AK: When we’re at auctions, if we can find paintings that fall into the right style and they are by artists from the Midwest, we always prefer to buy those, because there’s a connection to here. Right now, we have a few things from the area. We have a really great painting by Rinaldo Paluzzi that was included in an Indianapolis Art Museum show in the 70s. We just recently bought an entire collection by an artist from Cincinnati, Carolyn R. Shine, who was a really prolific painter in the early 50s. She then became a curator with the art museum and just stopped working as a painter. She passed away at over 100 years old and all these amazing painting were found in her attic, so we bought a lot of them and have been getting them restored. We’re always just looking for period appropriate pieces that are from the area. Right now, we actually have a lot of paintings by female artists from the Midwest dating back to the 50s and 60s, which I think is kind of interesting. In fact, I would say that our art catalogue is at least 50 percent female artists and I am not sure why we’ve been able to acquire those in particular but it’s a neat thing.
EM: You recently opened up your first retail space, why now?
AS: We had been talking about it for a while, we sell mostly online, but with art it is difficult to ship. A lot of it is large and a lot of the painting that we would come across we would say to ourselves, “this would be amazing, but can we ship it?” That was always a problem for us. We’ve been talking about opening a physical location for a while and we had a place lined up in March ready to sign a lease, but then COVID happened, so we started wondering if people would even be buying anything online at that point. As we got used to this new normal, in July we decided that we could still open a physical space and feel safe and create something that we could use for people to come and see what we have.
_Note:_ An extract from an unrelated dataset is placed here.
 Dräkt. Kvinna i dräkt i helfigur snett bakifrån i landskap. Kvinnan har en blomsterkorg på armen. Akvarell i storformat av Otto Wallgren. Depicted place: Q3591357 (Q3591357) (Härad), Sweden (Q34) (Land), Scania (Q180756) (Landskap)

We get emails all the time from people asking to see what we have and before we’d have to say, “you can come to our house,” but some people are uncomfortable with that and especially now with a pandemic, so having a space where people can actually come in and have a look at things has been great.
AK: I think the other thing is, over the last couple of years we have gotten to know quite a few people who have galleries and high-end vintage shops around the Midwest and nothing quite like what we’re doing existed in Indianapolis. There are similar sorts of places in Chicago, Cincinnati, Lexington, Columbus and in Cleveland and I think there is a community of people here in Indianapolis that really appreciates great high-end mid-century design. And maybe before they would have to travel from Indianapolis to shop or to have this sense of community around this period of art and design. That’s partly what we wanted to create, because we’ve seen it in other places and we saw a need for it in Indianapolis and since it’s what we were already doing online, who better to connect with the community locally than us.
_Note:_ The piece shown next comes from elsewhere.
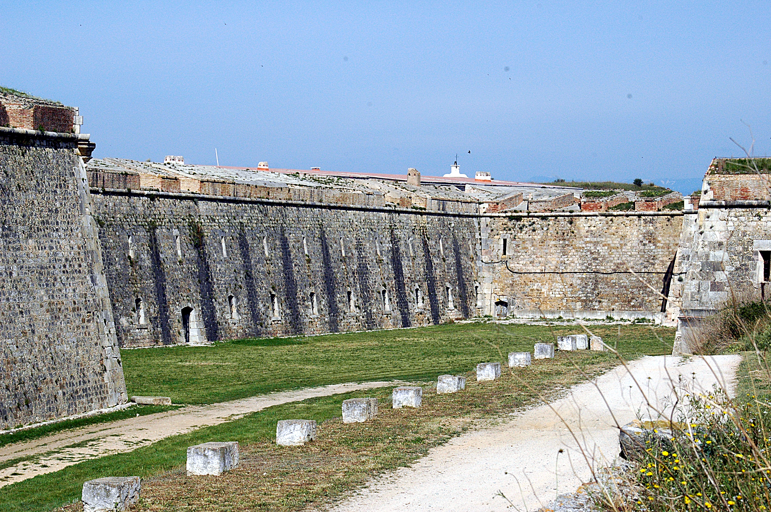 Castell de Sant Ferran (Figueres)

EM: For those who are not well versed in Mid-Century Modern art and design; or want to start learning more about the period, where do you recommend them starting?
AS: My favorite way to learn about the period, and sometimes you can find them online, is to find old design and decorator magazines. I just like looking at the advertisements. You can learn so much. You see how people decorate their houses. You see the designers who are popular. It’s a really fun resources just to look and see the different design trends of the period and it gives you a good idea of what was in and what was out back then.
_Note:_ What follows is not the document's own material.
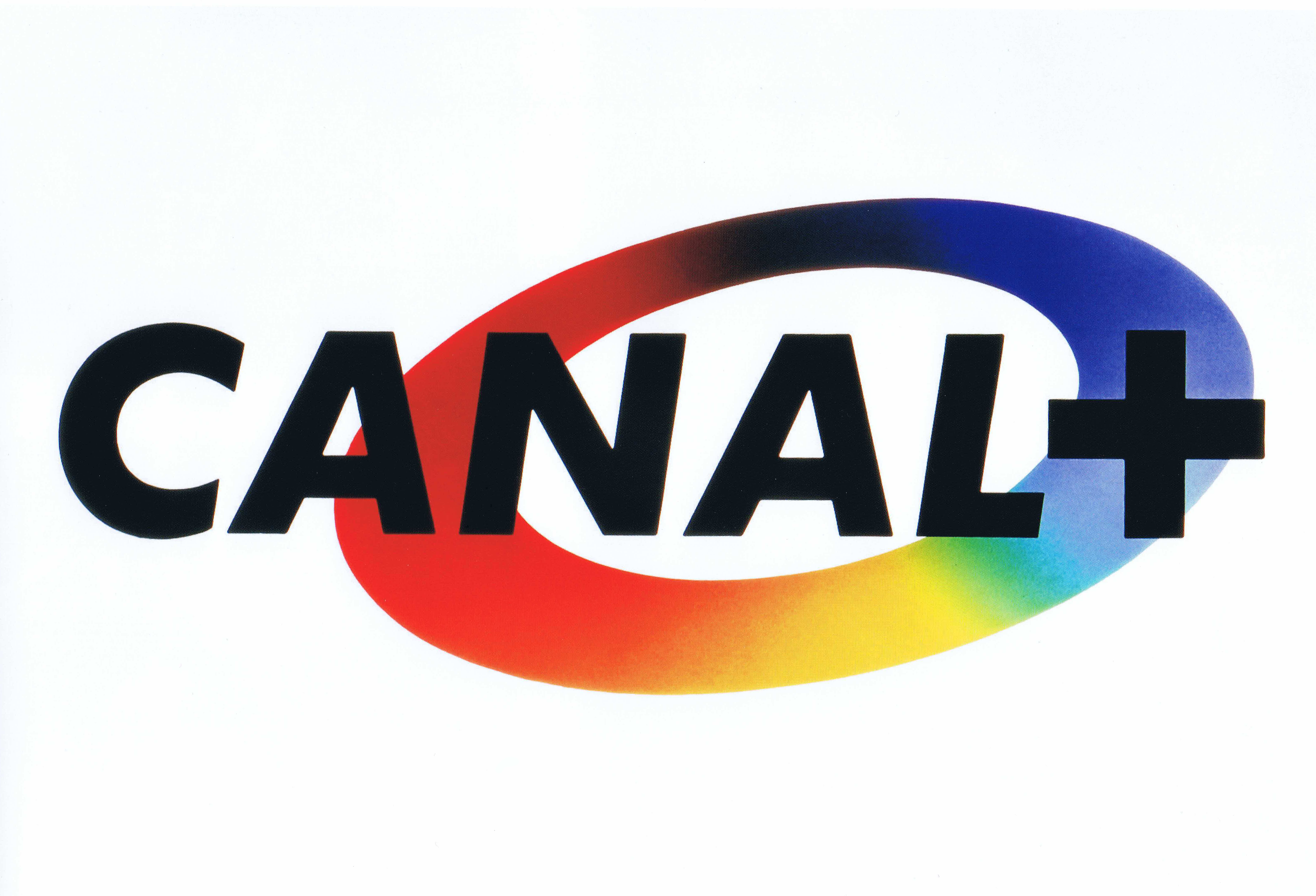 Logo Canal+ par Etienne-Robial en 1984 avec Mathias Ledoux

EM: Finally, what do you anticipate the next big trend in the industry being?
AK: I think the thing we are actively looking for because we are seeing prices going up and up is stuff from the 80s. In terms of art and really in terms of furniture and décor, that Memphis style, bright colored, 80s stuff right now. The thing is, it’s really difficult to find at any price, because so much of it was made with really poor materials, so it just didn’t last. We think that it’s becoming very popular though and we’re looking for wherever we can find it.